--- DATA BELOW ---

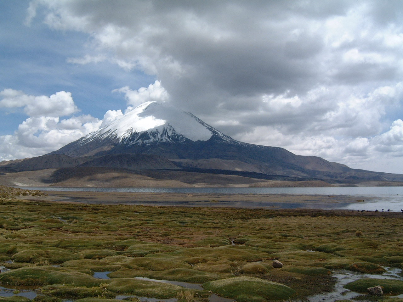 Parinacota volcano and Lake Chungará By Herman Luyken
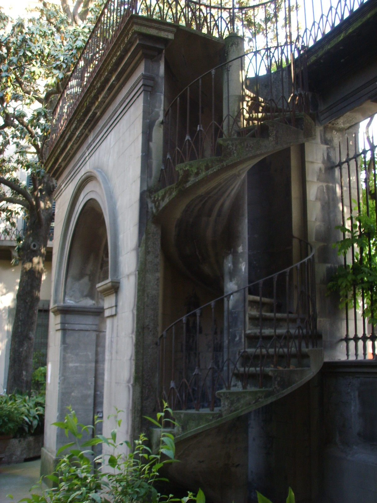 Palazzo malenchini alberti, giardino, portale 03 scala
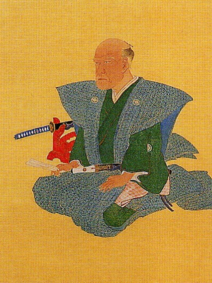 肥後佐賀藩藩儒・古賀穀堂の肖像画。

---

** WORK REQUEST **
Repeat every line of the data above exactly, but drop the pictures.

** RESPONSE **
 Parinacota volcano and Lake Chungará By Herman Luyken
 Palazzo malenchini alberti, giardino, portale 03 scala
 肥後佐賀藩藩儒・古賀穀堂の肖像画。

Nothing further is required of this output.